● Task description:
Search the records for the word "view". Copy every line where it appears.

─── Extracted records

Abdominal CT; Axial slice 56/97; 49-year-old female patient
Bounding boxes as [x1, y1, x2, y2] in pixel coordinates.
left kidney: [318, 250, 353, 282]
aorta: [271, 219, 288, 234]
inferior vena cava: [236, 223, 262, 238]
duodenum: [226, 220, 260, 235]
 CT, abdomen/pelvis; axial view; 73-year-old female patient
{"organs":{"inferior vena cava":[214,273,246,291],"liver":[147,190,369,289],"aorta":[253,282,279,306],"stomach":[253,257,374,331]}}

──────
─── Extracted records

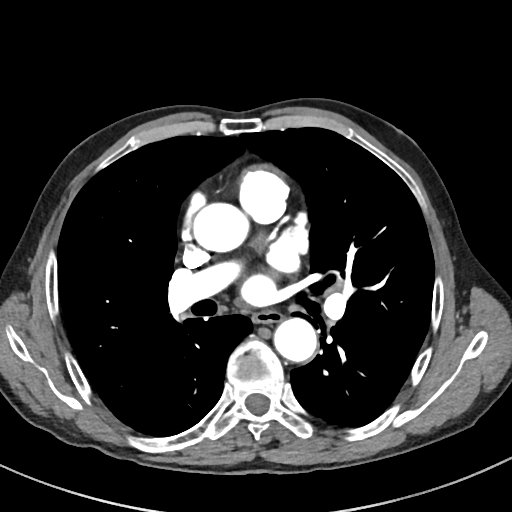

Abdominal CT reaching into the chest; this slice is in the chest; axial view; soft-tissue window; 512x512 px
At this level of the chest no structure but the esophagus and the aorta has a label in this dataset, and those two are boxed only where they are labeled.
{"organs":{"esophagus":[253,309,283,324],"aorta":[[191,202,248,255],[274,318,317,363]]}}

──────

● Written response:
 CT, abdomen/pelvis; axial view; 73-year-old female patient
Abdominal CT reaching into the chest; this slice is in the chest; axial view; soft-tissue window; 512x512 px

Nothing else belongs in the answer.